Nancy’s Home Cooking to re-open November 1st!

Just announced! Nancy’s Home Cooking in Clintonville will re-open after some renovations. Nancy’s closed on June 1st after the owner Cindy King announced her need to retire because of medical and financial difficulties. The community really came together to try and raise money for Cindy and the restaurant. And the best part about them re-opening? Breakfast served all day!

We managed to make one last visit, just a couple days before they closed. A lot of people were taking pictures of the place, folks who probably had visited more than once over Nancy’s forty-year history. I’m very glad to see this Columbus institution is coming back.

You can read the full article by ThisWeekNews here.

Snowville Creamery milk

We recently started buying Snowville Creamery milk again. We just got sick of buying cheap-as-free milk that really didn’t have much nutritional value to it. Even if Snowville’s milk costs more, it’s more than worth the trade-off in taste and quality, not to mention the support of a local dairy. If you have never tasted Snowville Creamery milk, you need to do so immediately. When God told the Israelites that they were going to the land of milk and honey, this is the milk He meant.

There’s really not a big point to this post, other than to say that I like Snowville’s milk, and that as a common breakfast ingredient, milk like this is important. It makes your coffee better, your cereal better, your scrambled eggs (if you prefer to add milk) better, your waffles and pancakes, and your overall breakfast better.

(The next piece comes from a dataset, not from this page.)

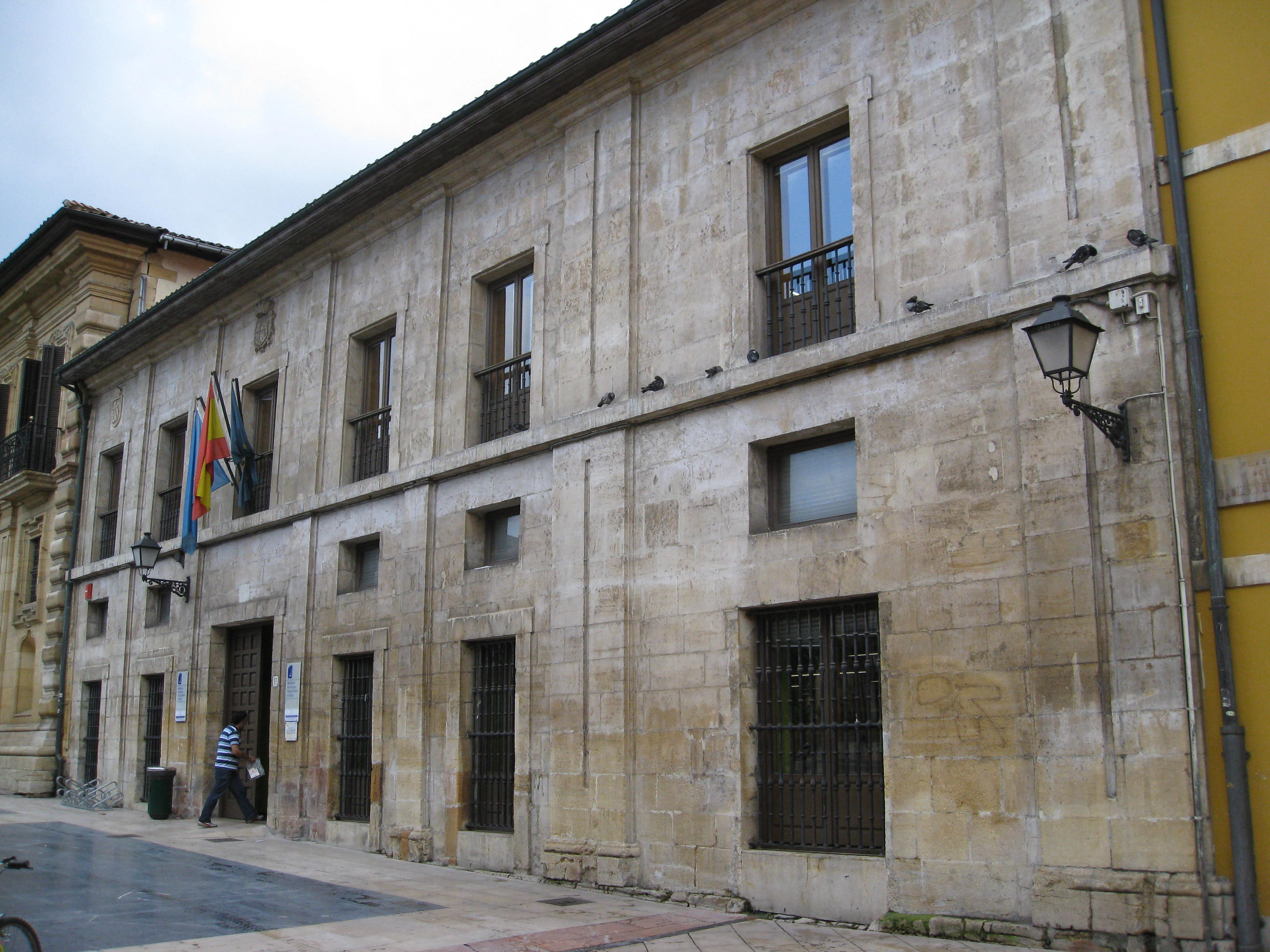 Biblioteca pública de Asturias, Oviedo, Asturias.

A fun side note: I had the pleasure of meeting Warren Taylor, owner of Snowville, while appearing on a locavorism panel hosted by WCBE back in July. Before the discussion started, he shared a coffee drink with me called the Snowville Sunrise. It consists of four shots of espresso, with an equal portion of Snowville’s heavy whipping cream. Enough caffeine and calories to keep you going during a busy spell. Warren said you can drink maybe one of those a week, at the most. Wow!

Their information:
Snowville Creamery
32623 State Route 143
Pomeroy, Ohio 45769
(740) 698-2340
Twitter: snowvillecream

Return of the Hash Browns

Third time’s the charm! Using the last of the potatoes, I took some more readers’ suggestions and made hash browns again. This time I didn’t peel the potatoes – trying to preserve more of the nutritional value of the spuds. Much easier that way, and it didn’t seem to affect the final outcome.

I made a lot of potatoes this time. A lot. More than one person should eat in one sitting. Laid them out on paper towels again, and took the suggestion of salting them to draw out more of the moisture.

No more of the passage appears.